But when I passed by there again a half-hour later and found the old man still standing bare-headed and with craning neck at his post, I became very uneasy myself, and proposed to two or three neighbors, whom I found standing about, that we should go toward the woods and see if all were well. They agreed, being affected, doubtless, like myself, by the old man's fears, and as we proceeded down the street, others joined us till we amounted in number to a half-dozen or more. Yet, though the occasion seemed a strange one, we were not really alarmed till we found ourselves at the woods and realized how dark they were and how still. Then I began to feel an oppression at my heart, and trod with careful and hesitating steps till we came into the open space in which the house stands. Here it was lighter, but oh! how still. I shall never forget how still; when suddenly a shrill cry broke from one amongst us, and I saw Ralph Urphistone pointing with finger frozen in horror at something which lay in ghastly outline upon the broad stone which leads up to the gap of the great front door.

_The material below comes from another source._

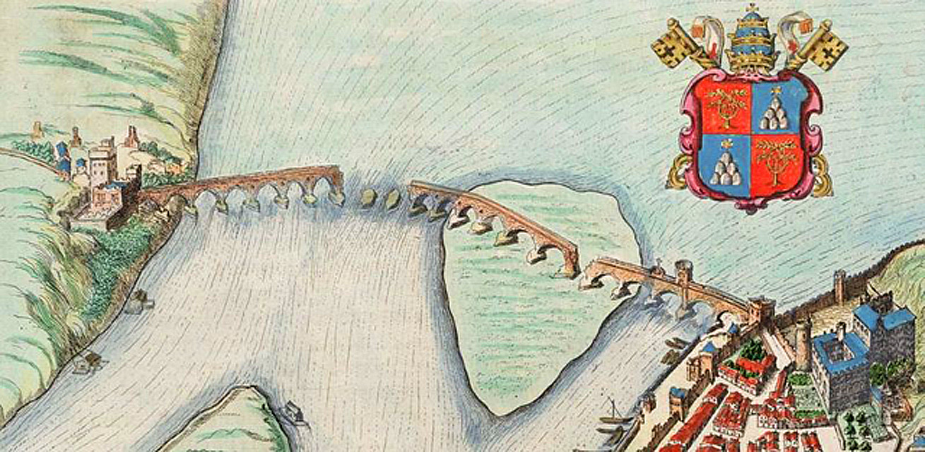 Pont Saint-Bénézet reliant Avignon à Villeneuve

What was it? We dared not approach to see, yet we dared not linger quiescent. One by one we started forward till finally we all stood in a horrified circle about the thing that looked like a shadow, and yet was not a shadow, but some horrible nightmare that made us gasp and shudder till the moon came suddenly out, and we saw that what we feared and shrank from were the bodies of Juliet and Orrin, he lying with face upturned and arms thrown out, and she with her head pillowed on his breast as if cast there in her last faint moment of consciousness. They were both dead, having fallen through the planks of the scaffolding, as was shown by the fatal gap open to the moonlight above our heads. Dead! dead! and though no man there knew how, the terror of their doom and the retribution it seemed to bespeak went home to our hearts, and we bowed our heads with a simultaneous cry of terror, which in that first moment was too overwhelming even for grief.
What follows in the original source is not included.